(Data for processing)

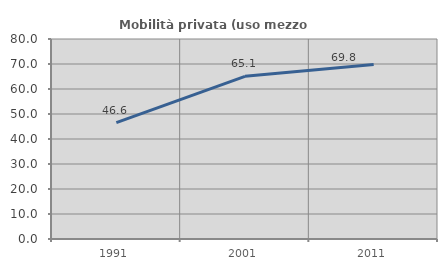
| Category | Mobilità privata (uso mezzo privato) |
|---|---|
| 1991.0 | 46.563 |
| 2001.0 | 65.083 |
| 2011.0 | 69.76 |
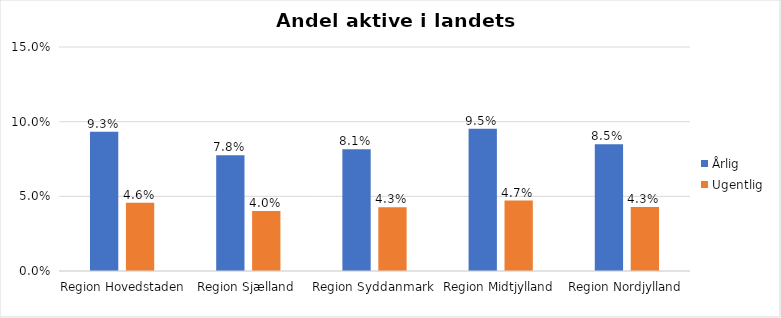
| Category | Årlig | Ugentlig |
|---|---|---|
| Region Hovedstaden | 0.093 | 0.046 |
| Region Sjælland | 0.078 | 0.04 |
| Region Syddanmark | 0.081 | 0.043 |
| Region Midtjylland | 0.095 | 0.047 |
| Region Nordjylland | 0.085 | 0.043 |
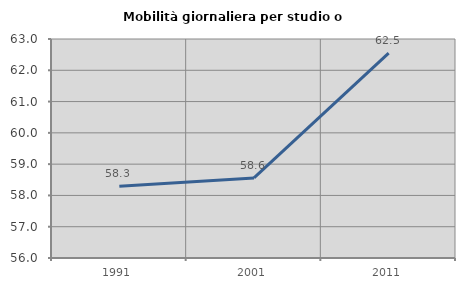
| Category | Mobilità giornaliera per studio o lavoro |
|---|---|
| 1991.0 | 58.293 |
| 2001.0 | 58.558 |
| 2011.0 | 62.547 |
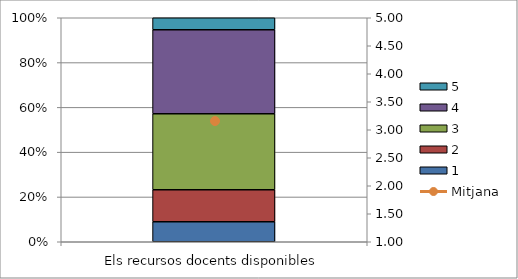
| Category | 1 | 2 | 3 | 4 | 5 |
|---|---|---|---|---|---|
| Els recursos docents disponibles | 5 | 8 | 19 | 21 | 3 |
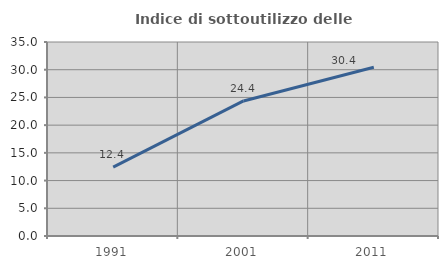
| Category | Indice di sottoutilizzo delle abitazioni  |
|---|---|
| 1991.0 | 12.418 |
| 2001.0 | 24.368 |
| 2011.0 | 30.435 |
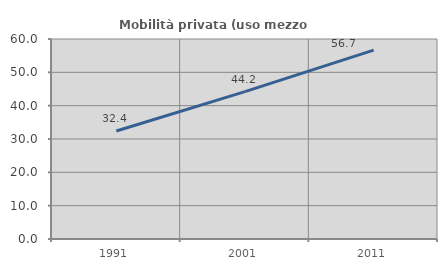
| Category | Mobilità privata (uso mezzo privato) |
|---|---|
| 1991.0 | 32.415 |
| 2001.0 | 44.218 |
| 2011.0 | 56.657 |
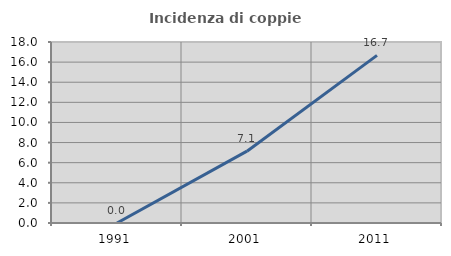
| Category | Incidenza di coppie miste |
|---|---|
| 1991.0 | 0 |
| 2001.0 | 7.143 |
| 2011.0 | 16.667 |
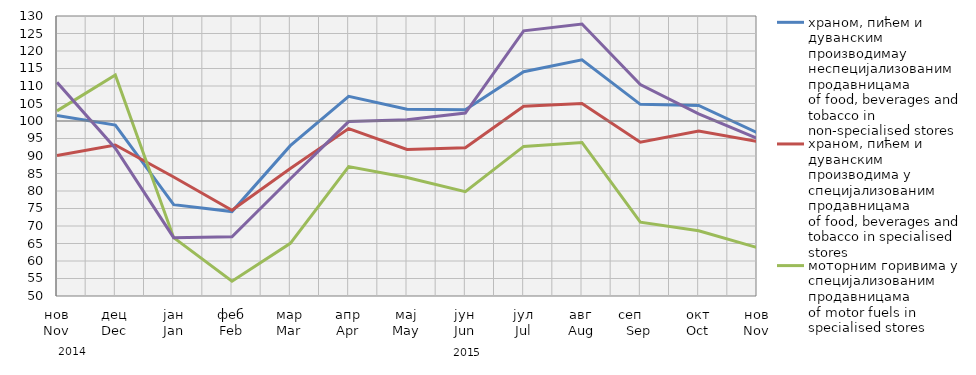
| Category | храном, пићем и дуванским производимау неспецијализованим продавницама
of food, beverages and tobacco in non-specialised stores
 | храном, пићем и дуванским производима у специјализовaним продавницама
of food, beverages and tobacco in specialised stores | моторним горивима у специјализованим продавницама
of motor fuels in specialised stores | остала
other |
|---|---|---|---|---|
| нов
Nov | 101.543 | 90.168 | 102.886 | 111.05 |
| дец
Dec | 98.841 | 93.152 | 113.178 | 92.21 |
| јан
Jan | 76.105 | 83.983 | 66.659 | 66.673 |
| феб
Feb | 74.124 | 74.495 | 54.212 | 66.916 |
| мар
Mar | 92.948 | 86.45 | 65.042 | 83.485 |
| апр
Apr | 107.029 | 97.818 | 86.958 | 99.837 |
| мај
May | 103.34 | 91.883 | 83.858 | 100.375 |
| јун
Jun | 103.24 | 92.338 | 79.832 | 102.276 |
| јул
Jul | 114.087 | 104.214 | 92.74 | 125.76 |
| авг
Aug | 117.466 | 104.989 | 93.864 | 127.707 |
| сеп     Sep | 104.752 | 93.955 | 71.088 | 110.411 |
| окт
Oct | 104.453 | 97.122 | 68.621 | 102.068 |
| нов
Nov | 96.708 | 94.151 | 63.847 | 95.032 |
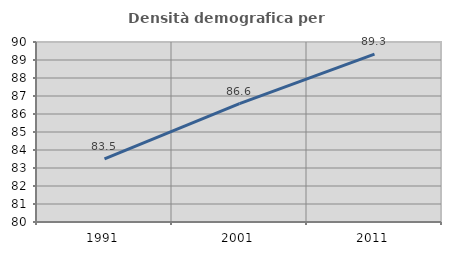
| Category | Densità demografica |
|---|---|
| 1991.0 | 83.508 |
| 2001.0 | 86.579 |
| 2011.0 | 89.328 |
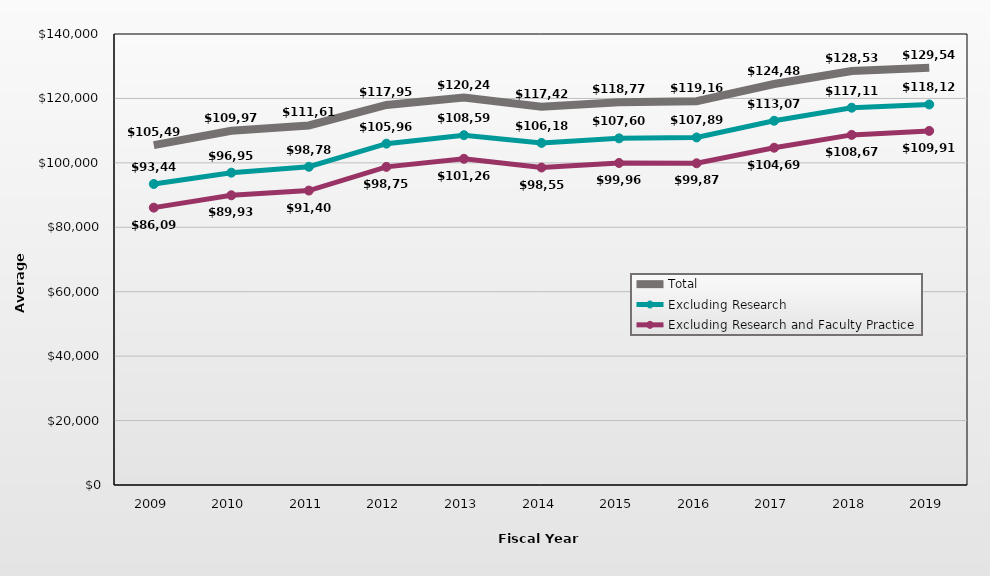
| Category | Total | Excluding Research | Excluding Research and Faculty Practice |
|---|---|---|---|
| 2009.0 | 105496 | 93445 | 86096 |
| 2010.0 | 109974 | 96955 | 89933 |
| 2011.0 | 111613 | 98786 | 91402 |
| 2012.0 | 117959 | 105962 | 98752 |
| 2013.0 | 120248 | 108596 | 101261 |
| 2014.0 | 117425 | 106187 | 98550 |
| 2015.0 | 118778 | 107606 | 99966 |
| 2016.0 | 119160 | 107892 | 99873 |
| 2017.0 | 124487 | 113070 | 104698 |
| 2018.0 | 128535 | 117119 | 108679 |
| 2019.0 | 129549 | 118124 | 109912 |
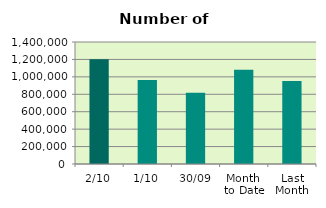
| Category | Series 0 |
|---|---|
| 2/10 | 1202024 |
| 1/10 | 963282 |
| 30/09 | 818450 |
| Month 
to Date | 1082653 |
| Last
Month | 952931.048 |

(End Data for processing)

## About this task
Which of the lines above hold the string "Category"? Pick each of them out.

## Output of the task
| Category | Mobilità privata (uso mezzo privato) |
| Category | Årlig | Ugentlig |
| Category | Mobilità giornaliera per studio o lavoro |
| Category | 1 | 2 | 3 | 4 | 5 |
| Category | Indice di sottoutilizzo delle abitazioni  |
| Category | Mobilità privata (uso mezzo privato) |
| Category | Incidenza di coppie miste |
| Category | храном, пићем и дуванским производимау неспецијализованим продавницама
| Category | Densità demografica |
| Category | Total | Excluding Research | Excluding Research and Faculty Practice |
| Category | Series 0 |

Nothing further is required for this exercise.